帰還 2

 

明日、鬼頭から迎えが来る事になっているので 花園医院では3人で最後の晩餐が行われた・・・

 

「ほんとに、ほんとに行くんですか?」

紀子はまだ乗り気ではない

「行っても、ちょくちょく来ますよ。」

すき焼きの鍋を囲んで、花園ファミリーの団欒のひと時。

「でも・・・ねえ、拓海先生?記憶が戻れば、記憶を失くしていた時の事、忘れちゃうって本当?」

「ああ、そう言いますねえ・・・」

拓海の言葉に、半泣きな紀子・・・・・

「そのときは・・・南原さんに連れて来てもらいます」

なだめるように言う伊吹の言葉にも、紀子の表情は暗い・・・・

「紀子さんこそ、やくざに戻った私の事、無視するんじゃないですか?」

(伊吹さんは・・・・変わらないよ・・・きっと・・)

紀子は俯く・・・そんな彼女を困り顔で見つめつつ、拓海は伊吹に訊く

「藤島さんは、大丈夫ですか?」

「はい」

 

伊吹は頷く。

思い出さなければいけない・・・愛する人の事だけは、どうしても。

 

「後悔するような生き方は、していない自信ありますから。」

そう言って笑う伊吹を見ると、もう紀子は何も言えなくなる・・・・

「本当に・・・また来てくれますか?」

「忙しい時は、いつでも呼んでください。」

はははははは・・・

拓海は大笑いする

「いっそ、ここに就職しませんか?」

 

それもいいけれど・・・・

と伊吹は思う

今は失った記憶を取り戻す事に専念したい・・・・

 

今の自分は、抜け殻のようだ。

半身を失くしたようでもある・・・・・もう一つの半身を魂が求めている・・・

 

忘れてはいけない誰かを見つけなければ・・・・

それは知識ではなく、心からそう思えなければ意味がない。

 

ー私が貴方の結婚相手よ・・・−

 

誰がが、そう言って来たとして・・・自分がその人を愛せなければ・・・・・

そんな事があるのかどうかも、判らないけど、それが恐ろしい。

 

自分の魂は、無事にもう一つの片割れを探し出せるのか・・・・

 

「怖いですか?真実を知るのが?」

黙り込んだ伊吹の顔を覗き込んで、拓海が訊ねる。

「真実を探せない方がもっと怖いです」

「鬼頭組の方は、いい人みたいですね。電話で話した鬼頭哲三さんは、藤島さんの事、

息子みたいに思っておられるみたいだし、聡子さんも、南原さんも、藤島さんの事、本当に好きみたいだし。
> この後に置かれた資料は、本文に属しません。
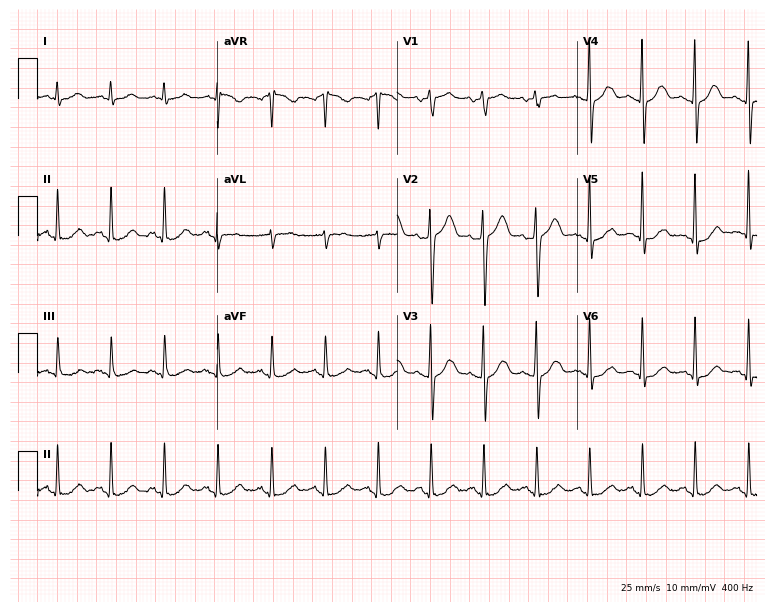
12-lead ECG (7.3-second recording at 400 Hz) from a man, 57 years old. Findings include sinus tachycardia (a sinus rate of 100 beats per minute or more).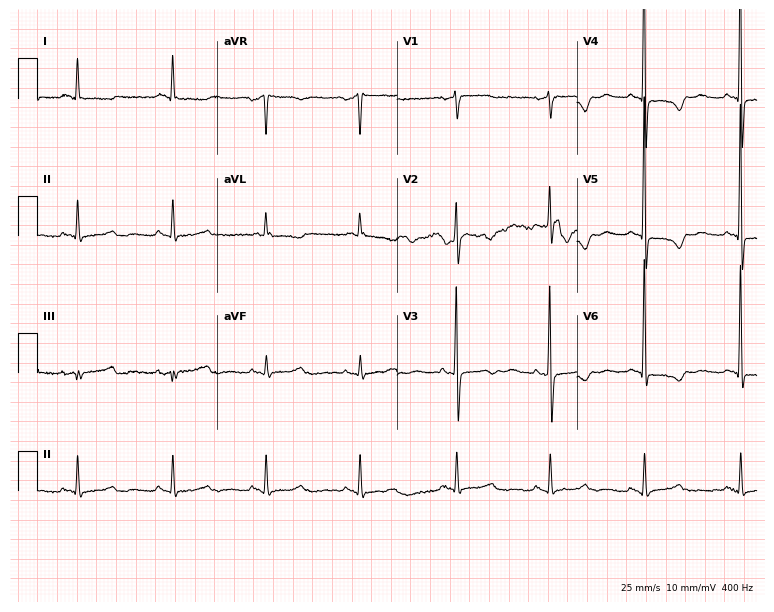
Electrocardiogram, a woman, 78 years old. Of the six screened findings (first-degree AV block, right bundle branch block, left bundle branch block, sinus bradycardia, atrial fibrillation, sinus tachycardia), none is recorded. Only these six findings were labelled.

家族よりも、もっと家族らしい間柄なんだなと思いました。もし、記憶が戻らなくても、

ゼロから始めてもいいんじゃないかと思いますよ。」

 

ゼロから・・・・?

伊吹は拓海の顔を見上げる

 

「思い出すことにこだわらずに、鬼頭組の皆さんと、今を分かち合って生きていけばいいんじゃないかと・・・」

 

今が大事・・・・・・

 

そう言っていた誰かがいた・・・・

 

一瞬一秒を無駄にしたくないと・・・・・

 

そう言っていた・・・

 

そして・・・その通りに生きてきた。伊吹自信も・・・

 

涙が頬をつたう・・・・

 

会いたい・・・

 

脳裏に浮かぶ幻の人に・・・

 

誰だか判らない、その人に、無性に会いたい・・・・・

 

会えば・・・判るだろうか?その人だと・・・もう一度出会って、恋に落ちて・・・

そうしてゼロから始める事が出来るのだろうか・・・・・・

 

恐れるまい。

その人を、もう一度見つけるのだ・・・・

 

伊吹は自分の、その人への想い一つを信じて、前へ進む決意をした。